De volta ao assunto primordial, os primeiros ensaios aconteceram de uma maneira normal, mesmo sem a presença do Gereba que estava a viajar, mas nessa específica terça-feira, tudo mudou repentinamente, pois perdemos Sérgio Henriques, e o Mu entrou na banda, a impingir-nos ordens e de certa forma, a assustar-nos um pouco com seu gênio irascível. Gereba estava a viajar, mas voltaria, e Wilson ficou bem chateado, mas tudo contornou-se adiante, para ele.

Realmente, com esse temperamento petulante que o Mu possuía, teve tudo para dar errado, todavia, ele realmente culminou em sair logo da nossa banda, mas por outro motivo, parecido com o que tirou o Sérgio Henriques da nossa formação inicial. Conto a seguir, no momento oportuno. 

E assim, fizemos uma nova apresentação no dia 13 de janeiro de 1980, no Bar Opção. Desfalcados de Gereba e Sérgio Henriques, e a estrear o Mu como novo "lead guitar", tocamos como um quarteto, visto que o Wilson ficou em suspensão nessa noite, a aguardar uma nova oportunidade.

"Lay Lady Lay", do Bob Dylan, foi uma das canções que tocamos no primeiro show com a nova formação, a apresentar o Fernando "Mu", como "Lead Guitar"
 
Tocamos aquele repertório que o Mu estipulara, e foi muito bom.
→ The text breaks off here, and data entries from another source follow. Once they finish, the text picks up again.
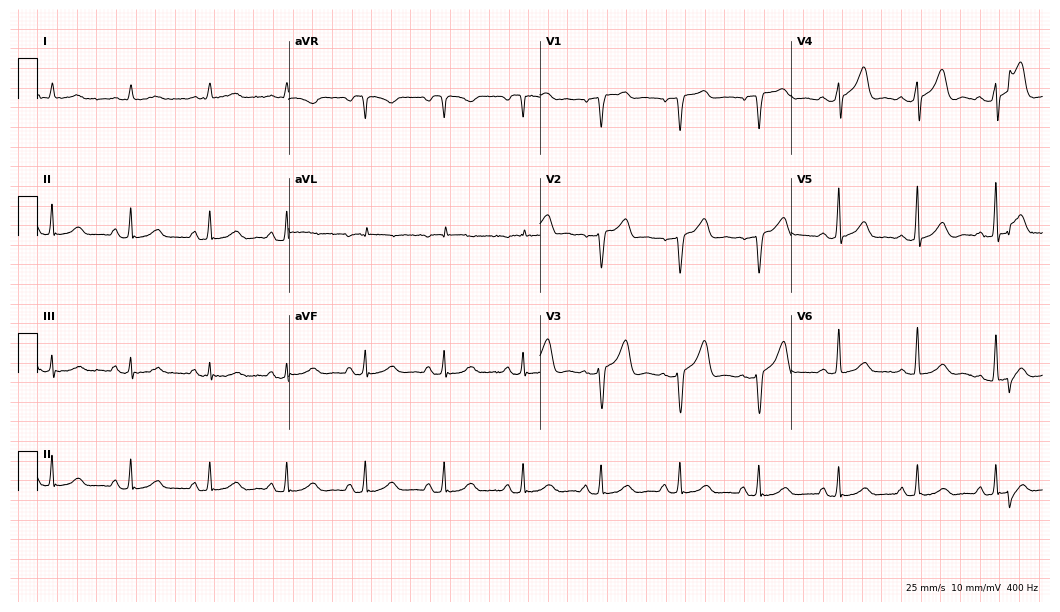
Resting 12-lead electrocardiogram. Patient: a female, 79 years old. Read as a normal ECG.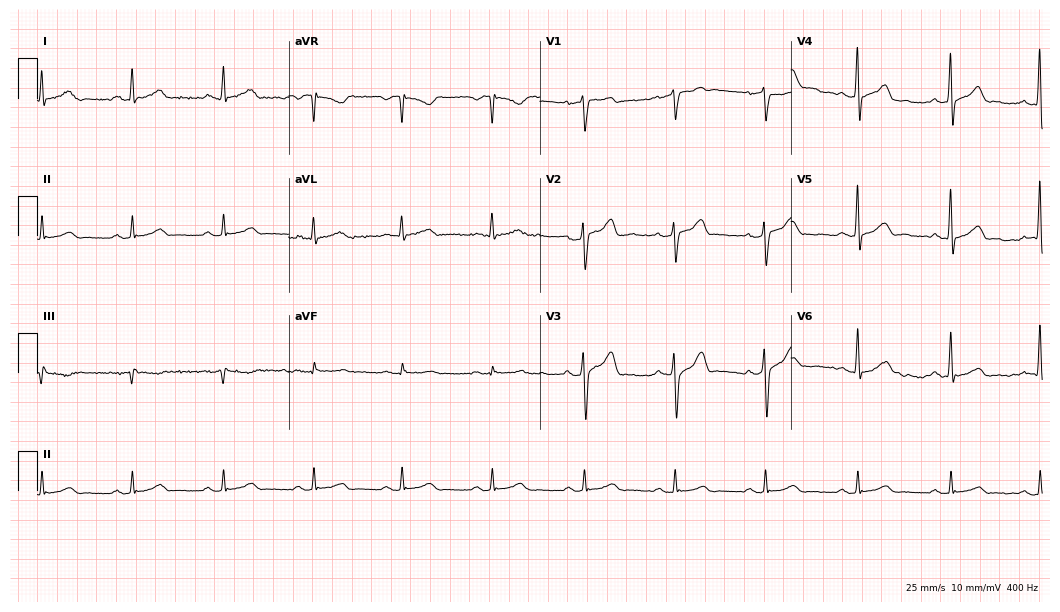
Resting 12-lead electrocardiogram. Patient: a 40-year-old male. Read as a normal ECG.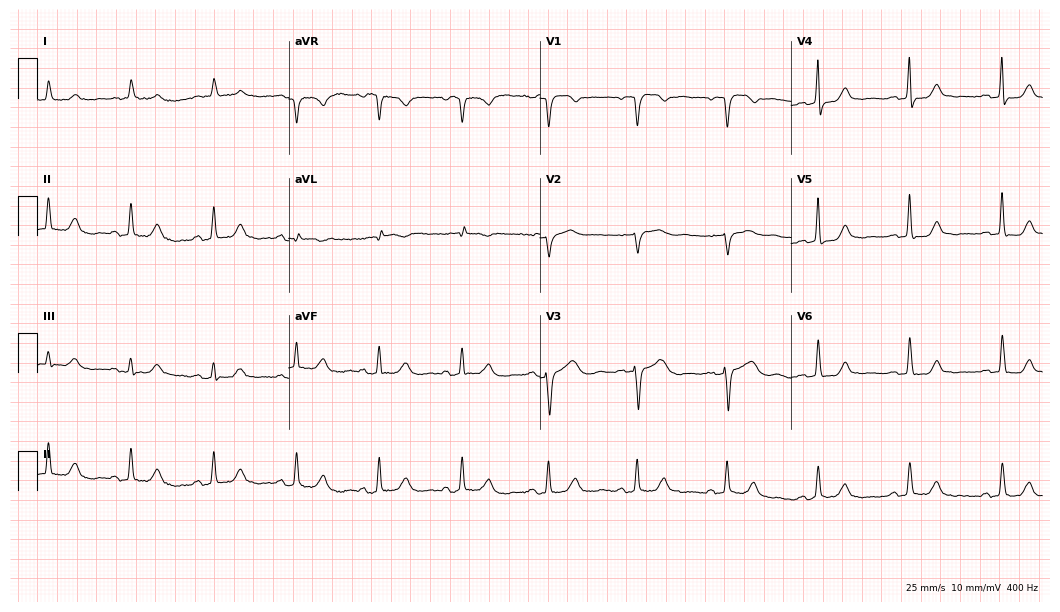
Standard 12-lead ECG recorded from a woman, 71 years old. None of these six findings is recorded: first-degree AV block, right bundle branch block (RBBB), left bundle branch block (LBBB), sinus bradycardia, atrial fibrillation (AF), sinus tachycardia.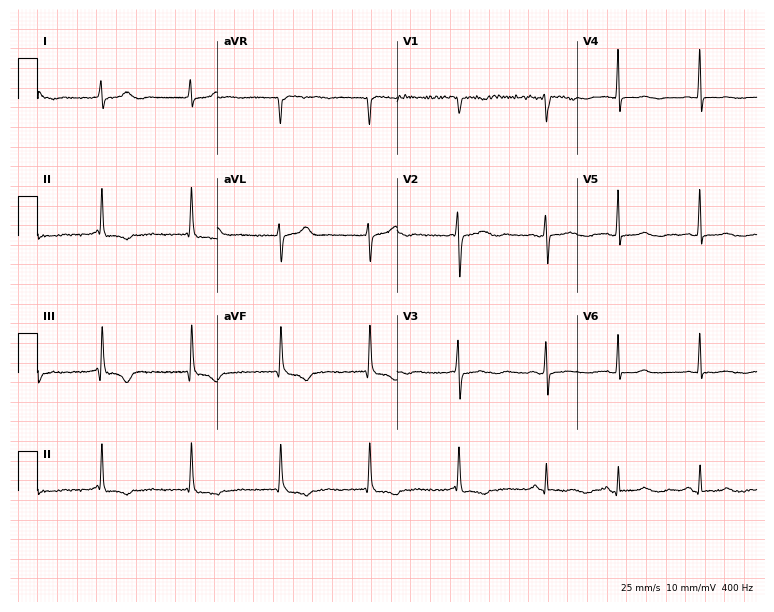
Resting 12-lead electrocardiogram (7.3-second recording at 400 Hz). Patient: a female, 43 years old. None of these six findings is recorded: first-degree AV block, right bundle branch block (RBBB), left bundle branch block (LBBB), sinus bradycardia, atrial fibrillation (AF), sinus tachycardia.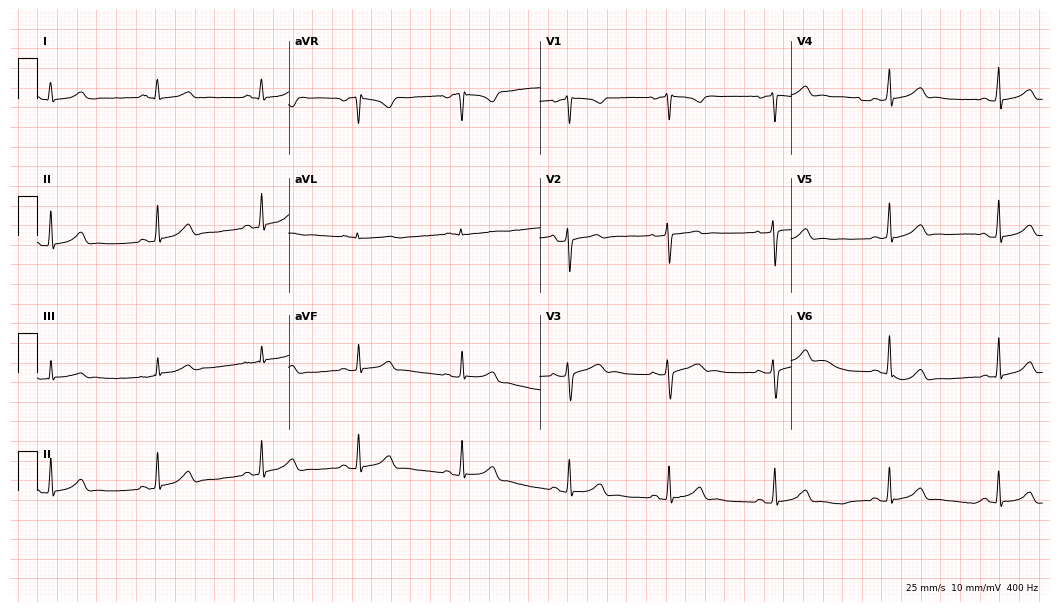
12-lead ECG from a female, 21 years old (10.2-second recording at 400 Hz). No first-degree AV block, right bundle branch block, left bundle branch block, sinus bradycardia, atrial fibrillation or sinus tachycardia recorded for this tracing.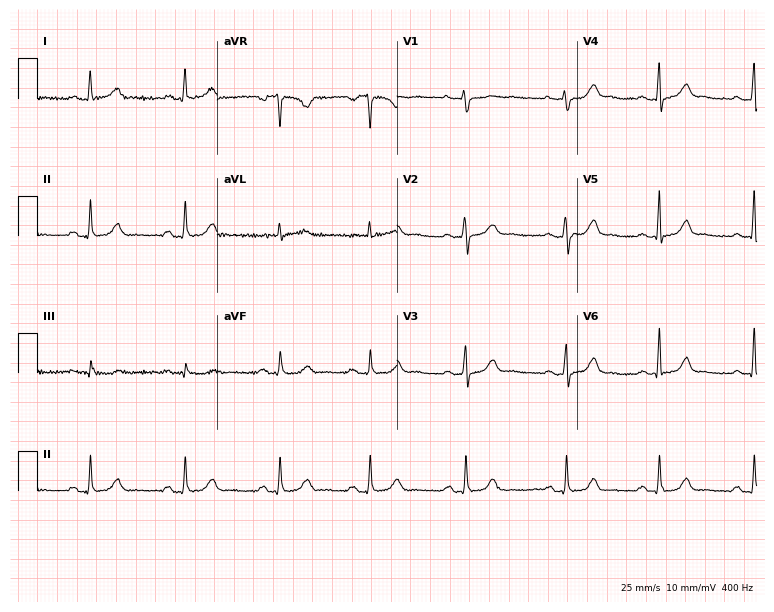
ECG — a female, 27 years old. Labelled as a normal ECG.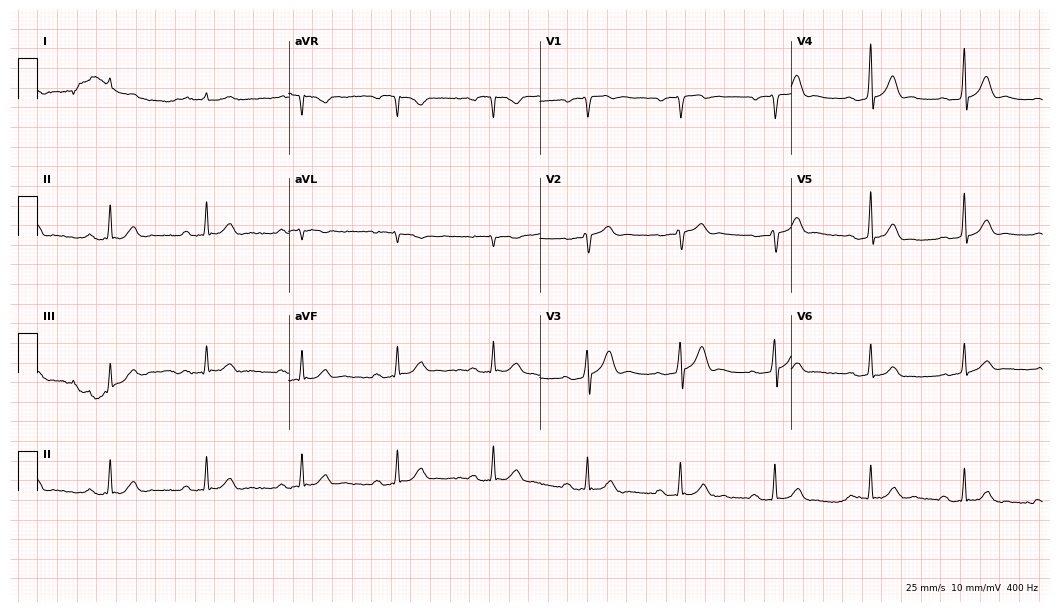
12-lead ECG from a 52-year-old male patient. No first-degree AV block, right bundle branch block (RBBB), left bundle branch block (LBBB), sinus bradycardia, atrial fibrillation (AF) or sinus tachycardia recorded for this tracing. Only these six findings were labelled.

Mesmo ao atuarmos como um quarteto, apenas, a apresentação correu muito bem, pois o Mu era excepcional, mesmo. 

A sua base harmônica era extremamente sólida, os solos, contra-solos e desenhos rítmicos, eram executados sob um altíssimo nível. E ele cantava bem, igualmente. Dividiu bem com o Paulo Eugênio, os vocais, e cantou solo, músicas do Elton John, Traffic, e Bob Dylan, por exemplo. 

Cerca de trinta pessoas apareceram nessa apresentação. Claro que houveram muitos amigos ali presentes, mas foi um bom público, se considerarmos que aquele bar ficava em um buraco escondido, quase debaixo de um viaduto e longe da rua agitada da boêmia no bairro, que era a Rua 13 de maio.

O segundo show dessa fase, foi marcado para o dia 20 de janeiro de 1980, no mesmo bar. Ensaiávamos lá de terça a sexta gratuitamente, e assim, nada mais justo que tocássemos lá. E para a nossa surpresa, quase dobramos o público, a arregimentar mais de cinquenta pessoas para essa nova apresentação. A formação foi a mesma, como quarteto.

Nesse ínterim, com maior convívio, aprendemos a entender melhor o temperamento do Mu. Ele era altivo, mas após esse tempo de convivência, percebemos que era mais uma espécie de proteção que ele carregava por suas inseguranças particulares. 

No fundo, era um rapaz bom e mais a vontade conosco a posteriori, ele contou-nos histórias sobre como entrara na música etc. Ele era da geração Woodstock. Enlouquecera lá por 1969-1970 e passou a estudar teoria musical e guitarra de uma maneira compulsiva, com o propósito firme de vir a se tornar um grande músico e artista. 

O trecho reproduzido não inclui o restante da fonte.